With Marvel’s The Avengers: Infinity War nearing the one billion dollar mark (it’s probably already there by the time you’re reading this), there are few films that are really making much of a dent in cinemas across the country. I mean, when a film makes Titanic-sized box office returns just a week into its theatrical run, everything else is ostensibly counter programming. However, there’s one film not featuring super-powered men and women trying to save all of existence that’s actually worth your time.
From Of Gods and Men director Xavier Beauvois comes The Guardians, a film that truly couldn’t be further from the world’s mightiest blockbuster if that had been its expressed purpose. A quiet and stayed drama, The Guardians stars Nathalie Baye as Hortense, a family matriarch, who as World War 1 commences must join other women on her family farm as they attempt to keep things afloat while the men are on the front lines. In order to do so she brings in a local orphan, Francine (played wonderfully by Iris Bry), to help them keep their heads above water.
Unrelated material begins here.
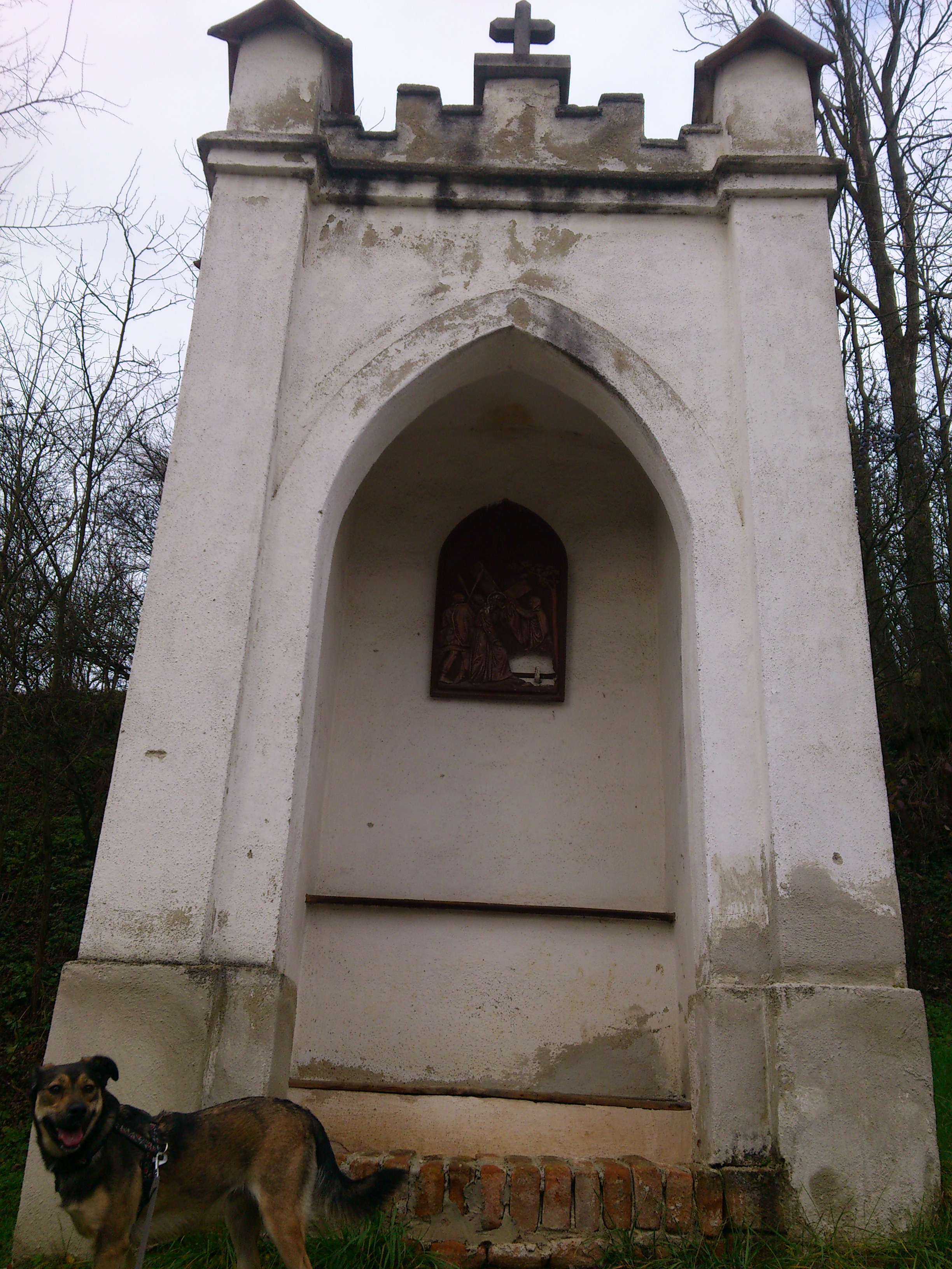 křížová cesta Nové hory, Nové hory

Intimate and entrancing, Beauvois’ film is a deeply nuanced look at the impact of war on those back home, and a particularly moving meditation on the female experience as their role in society doesn’t just change but does so in what amounts to nothing more than a blink of an eye.
A filmmaker very much influenced by the classical style, Beauvois has proven himself to be one of French cinema’s most exciting voices, a director of incredible nuance and without falling into a trap of flashy camera moves and flights of fancy, makes stylish pictures that are as intimate as they are genuinely gorgeous. The Guardians is no different, playing wonderfully to the director’s painterly eye for tableau frames and natural lighting. The photography here is rich and textured, as the period design work feels of a whole and rarely feels like window dressing. From the opening pair of sequences (one of a battlefield covered in expired bodies cut with our lead plowing a field with her daughter), the film sets its tone and atmosphere, and while there is the occasional burst of energy, Beauvois’ tone here is decidedly muted. Almost similar to that of film Westerns, the picture’s interest in the ever growing influence of modern touches on the lives of these characters is a compelling throughline as well, turning what could have been a rather torturous experience into one of great humanism and profound sensitivity, Iris Bry’s Francine becoming the picture’s heart and soul.
And therein lies the film’s greatest attribute. From top to bottom The Guardians is chock a block with superlative performances, particularly that of Bry. Taking on a rather difficult role, Bry turns Francine into so very much more than simply another set of hands needed to help our lead complete her task, bringing a sense of life to the role that gives the role a sense of truth and a lived in quality. It’s an incredibly quiet film, a film as muted in its photography as it is in its performative “volume” if you will, and yet Bry is able to give her sequences a real energy that makes them quite compelling. Nathalie Baye is, of course, superlative, as she has always been throughout her decades-spanning career, and her actual daughter, Laura Smet, is following in her footsteps, giving a great and nuanced performance her as her on screen daughter as well. A melodrama in many ways, this film relies heavily on the performances of each of these women, and thankfully theirs are shoulders strong enough to carry this load. There is a romance story line that is compelling enough, but when the film’s at its very best it is when Beauvois both trusts his actresses enough to focus squarely on their plight in this world, and in turn dissects their changing societal roles as The Great War wages on.
It may be a pinch too long (this type of pastoral piece can wear one down at just a pinch over 135 minutes), few dramas this year have been able to balance a classical style with real panache quite like Beauvois’ latest achievement. Hopefully able to find a home on the art house circuit (Music Box Films knows what they’re doing, after all), The Guardians is a quiet and nuanced meditation on war, love, loss, gender roles and modernity, all rolled up into one genuinely moving tale of a group of women on the brink of change. A real discovery, this film.